Command : esxcli vsan debug object list --vm-name=<vsan-vm-name>

Example :

[root@ESXi:~] esxcli vsan debug object list --vm-name=Edge | egrep 'Object|Used:|Path:'
Object UUID: 08f3665f-92c0-bd89-3441-0050569469ae
   Used: 77.46 GB
   Path: /vmfs/volumes/vsan:52a0628d7cd545d6-9089af9d8efe3453/01f3665f-3262-e8ce-73c1-0050569469ae/Edge.vmdk (Exists)
Object UUID: 01f3665f-3262-e8ce-73c1-0050569469ae
   Used: 1.47 GB
   Path: /vmfs/volumes/vsan:52a0628d7cd545d6-9089af9d8efe3453/Edge (Exists)


In the above example, 01f3665f-3262-e8ce-73c1-0050569469ae is the disk UUID of Edge VM.
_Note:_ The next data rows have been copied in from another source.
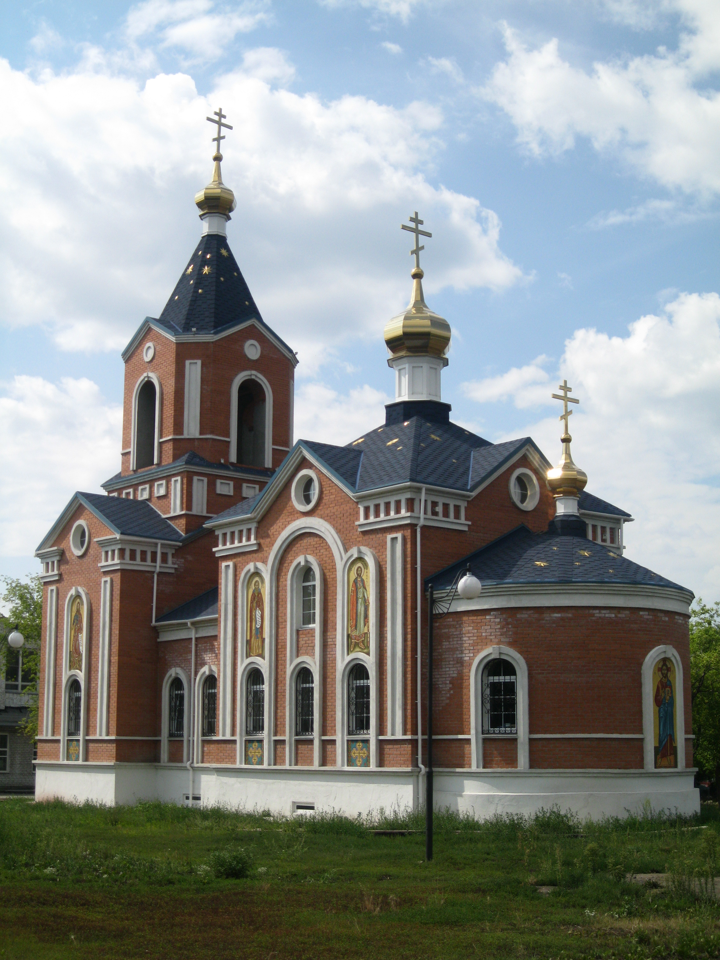 Церковь Порт-Артурской иконы Божией Матери в Кургане, Россия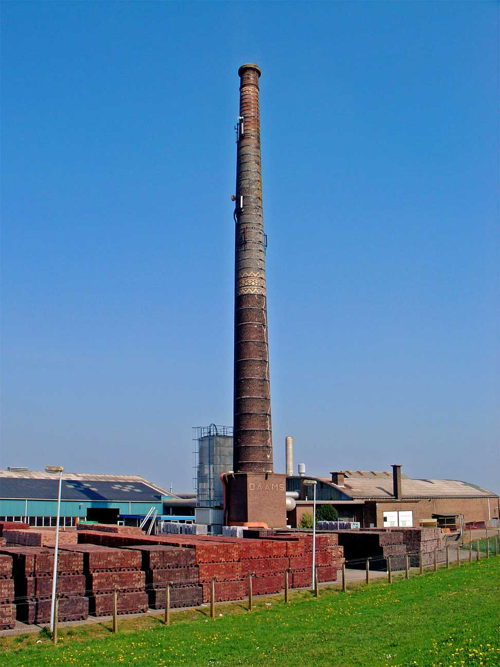 Steenfabriek nabij Tolkamer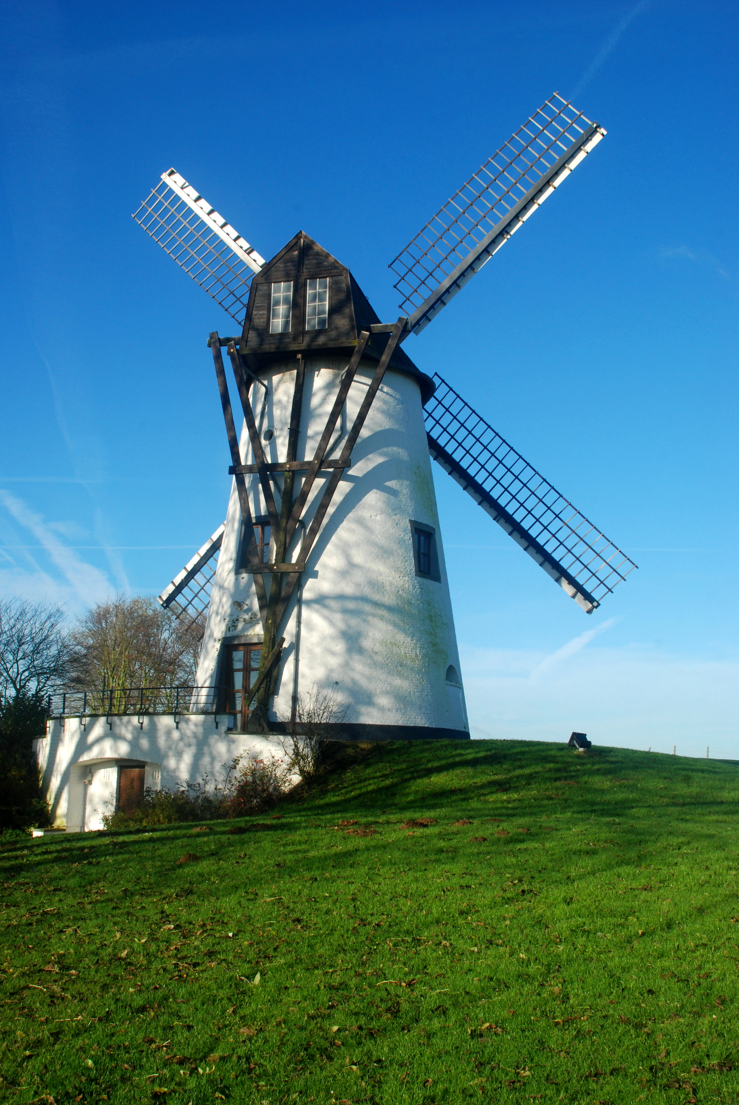 Belgique - Brabant wallon - Incourt - Opprebais - Moulin Gustot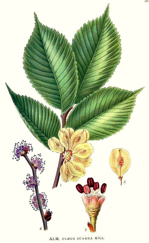 Ulmus glabra Huds., syn. Ulmus scabra Mill. Original Description Alm, Ulmus scabra Mill.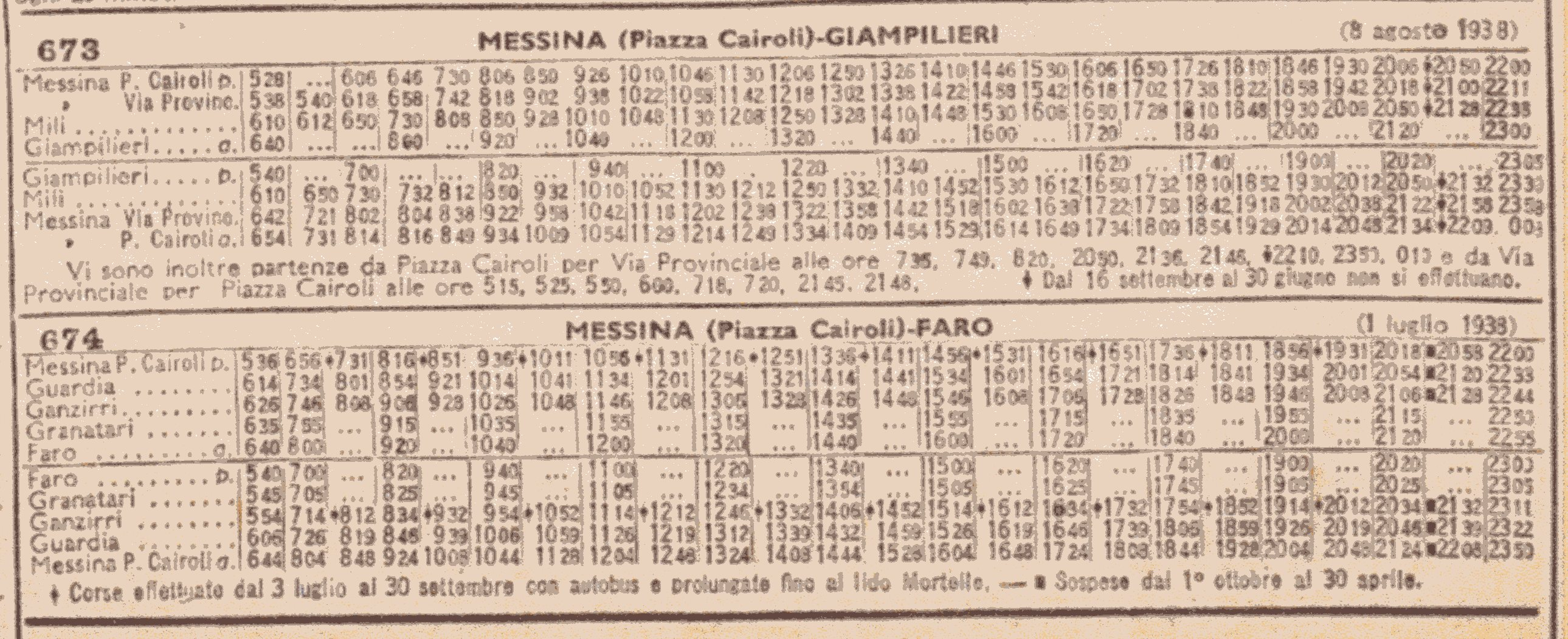 quadri orario 673 e 674 dei servizi tranviari di Messina nell'estate del 1938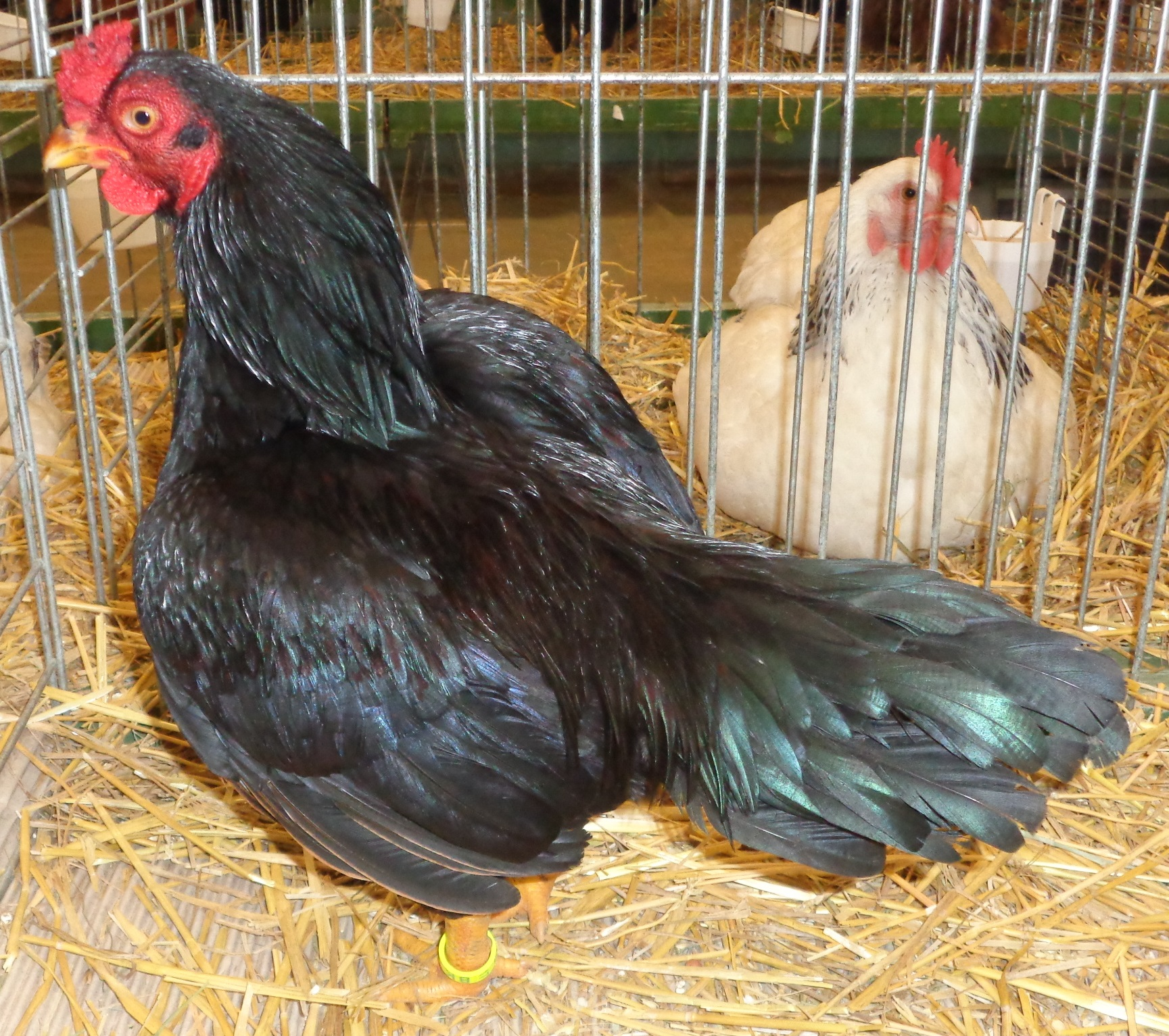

xxxxxxxx-xxxx-xxxx-xxxx-xxxxxxxxxxxx - Edge disk UUID

2024-06-15T21:24:16.558Z: [vmfsCorrelator] 44522087155209us: [vob.vmfs.heartbeat.timedout] yyyyyyyy-yyyy-yyyy-yyyy-yyyyyyyyyyyy xxxxxxxx-xxxx-xxxx-xxxx-xxxxxxxxxxxx
2024-06-15T21:24:16.558Z: [vmfsCorrelator] 44522261230788us: [esx.problem.vmfs.heartbeat.timedout] yyyyyyyy-yyyy-yyyy-yyyy-yyyyyyyyyyyy xxxxxxxx-xxxx-xxxx-xxxx-xxxxxxxxxxxx
2024-06-15T21:24:43.734Z: [vmfsCorrelator] 44522114330979us: [vob.vmfs.heartbeat.recovered] Reclaimed heartbeat for volume yyyyyyyy-yyyy-yyyy-yyyy-yyyyyyyyyyyy (xxxxxxxx-xxxx-xxxx-xxxx-xxxxxxxxxxxx): [Timeout] [HB state xxxxxxxx offset 3178496 gen 19 stampUS 44522114326355 uuid yyyyyyyy-yyyy-yyyy-yyyy-yyyyyyyyyyyy jrnl <FB 13> drv 24.82]
2024-06-15T21:24:43.734Z: [vmfsCorrelator] 44522288406572us: [esx.problem.vmfs.heartbeat.recovered] yyyyyyyy-yyyy-yyyy-yyyy-yyyyyyyyyyyy xxxxxxxx-xxxx-xxxx-xxxx-xxxxxxxxxxxx


 

Environment

VMware NSX-T
VMware NSX Data Center

Cause

vmfs heartbeat timeout error is seen between ESXi's in its cluster. These heartbeat are exchanged between hosts in the vSAN cluster on pure Layer-2 network (no routing). This is where physical networking layer is coming into picture.

Layer-2 networking on vlan used to exchange vSAN heartbeat caused vmfs heartbeat timeout and BGP/BFD fell victim.


Resolution

There should be no network disconnect/timeouts on Layer-2 networking for the vlan used to exchange vSAN heartbeat.

vSAN is a shared storage and highly dependent on a healthy network for better performance.